# [Recorded information]
= = = = =

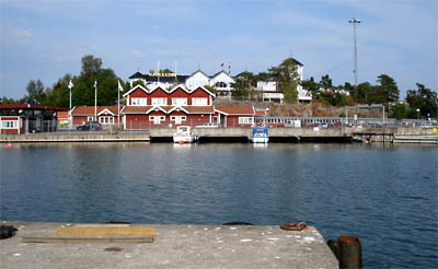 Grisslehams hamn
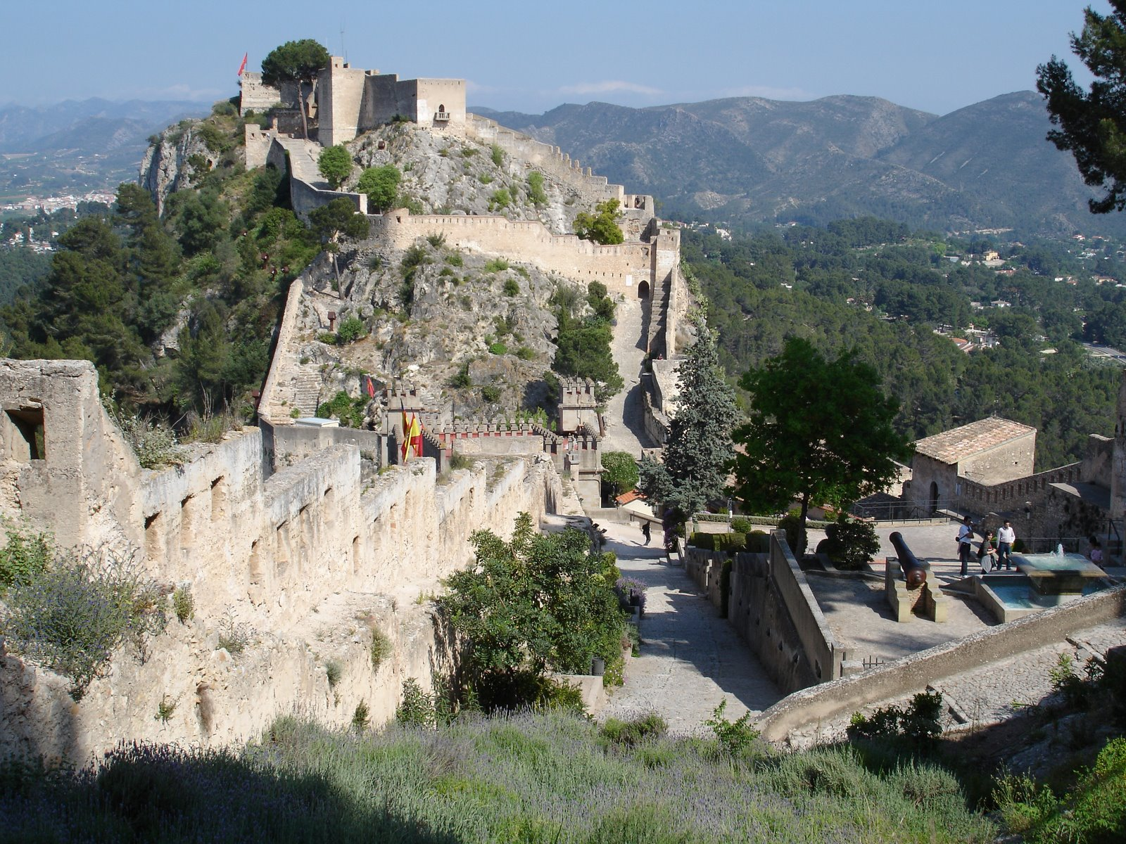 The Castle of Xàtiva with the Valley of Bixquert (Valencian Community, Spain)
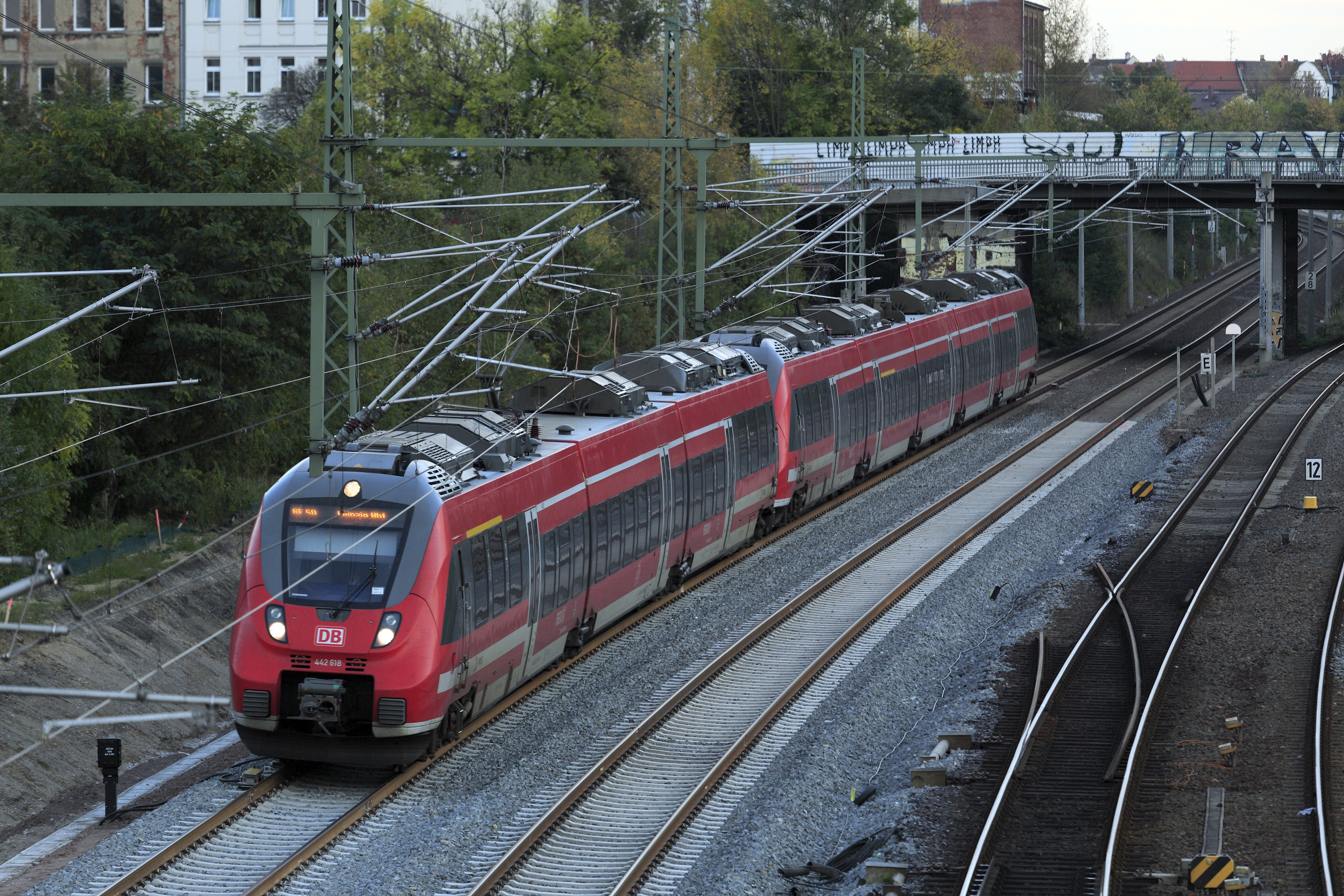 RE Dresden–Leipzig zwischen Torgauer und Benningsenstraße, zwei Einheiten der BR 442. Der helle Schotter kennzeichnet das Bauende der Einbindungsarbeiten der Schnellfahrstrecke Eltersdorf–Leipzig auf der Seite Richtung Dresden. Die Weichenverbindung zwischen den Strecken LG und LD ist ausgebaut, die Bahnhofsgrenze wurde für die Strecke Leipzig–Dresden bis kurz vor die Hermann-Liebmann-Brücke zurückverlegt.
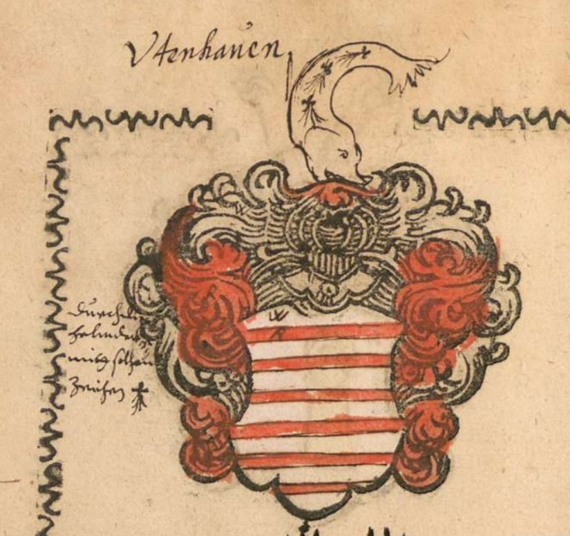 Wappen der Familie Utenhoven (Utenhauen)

= = = = =

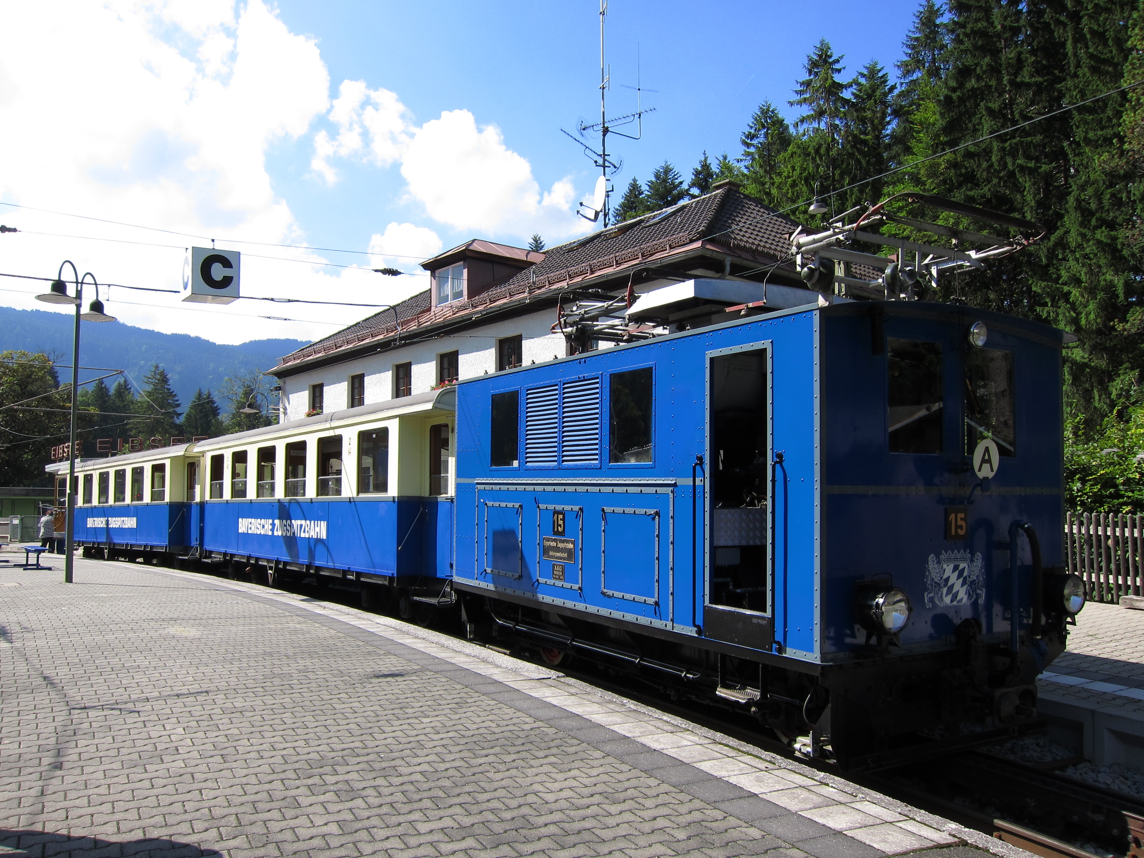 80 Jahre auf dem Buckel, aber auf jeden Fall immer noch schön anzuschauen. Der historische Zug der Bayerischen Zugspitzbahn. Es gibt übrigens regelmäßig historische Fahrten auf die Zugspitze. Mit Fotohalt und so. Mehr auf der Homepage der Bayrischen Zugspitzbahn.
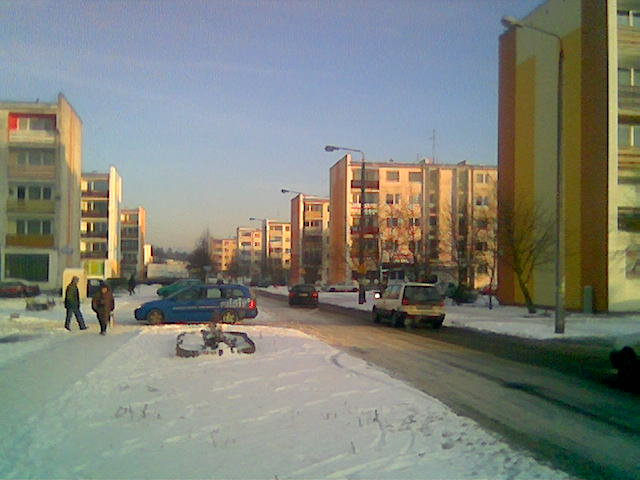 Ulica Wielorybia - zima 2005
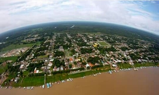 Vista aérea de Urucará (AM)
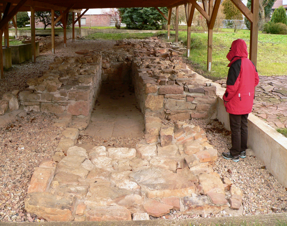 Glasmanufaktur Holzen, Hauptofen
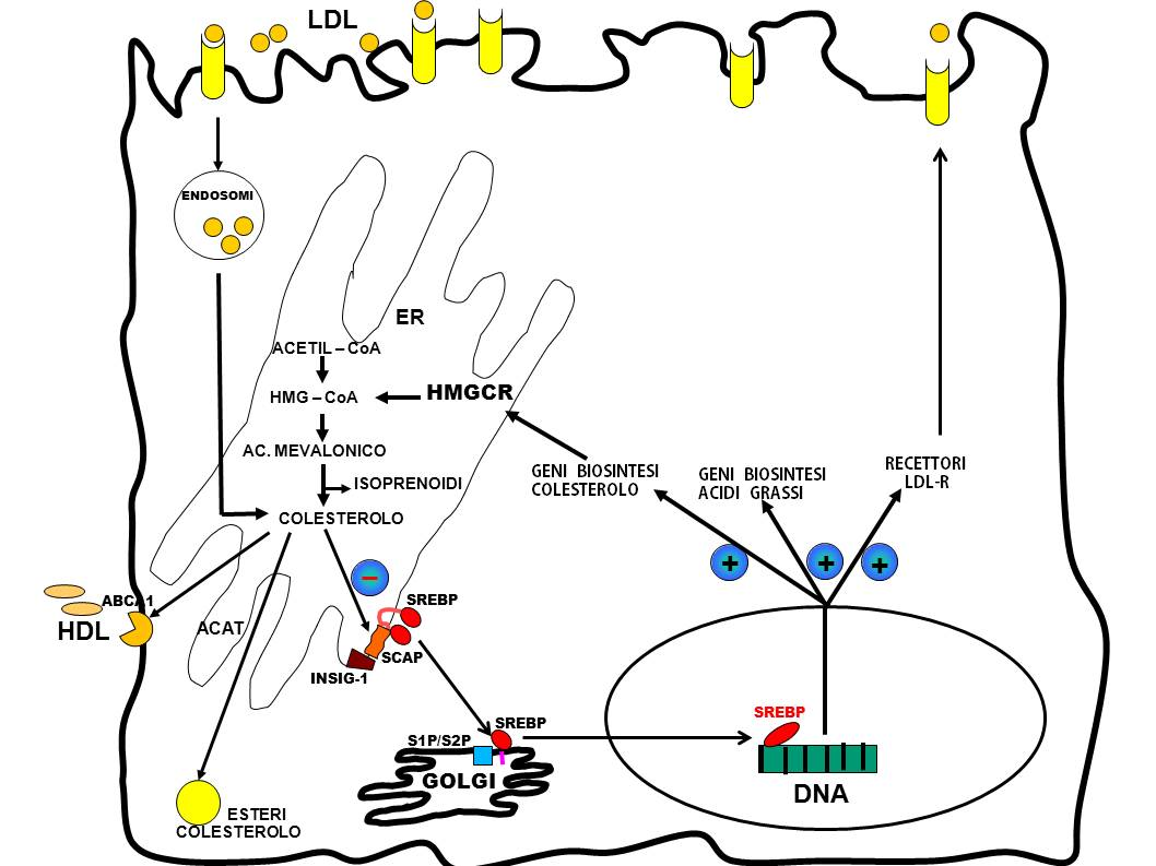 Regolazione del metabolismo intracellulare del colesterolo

= = = = =

# [Problem description]
Above are records; write out the lines from the one with "80 Jahre auf" down to the one with "Regolazione del metabolismo", exactly, leaving the pictures out.

# [Answer for the task]
 80 Jahre auf dem Buckel, aber auf jeden Fall immer noch schön anzuschauen. Der historische Zug der Bayerischen Zugspitzbahn. Es gibt übrigens regelmäßig historische Fahrten auf die Zugspitze. Mit Fotohalt und so. Mehr auf der Homepage der Bayrischen Zugspitzbahn.
 Ulica Wielorybia - zima 2005
 Vista aérea de Urucará (AM)
 Glasmanufaktur Holzen, Hauptofen
 Regolazione del metabolismo intracellulare del colesterolo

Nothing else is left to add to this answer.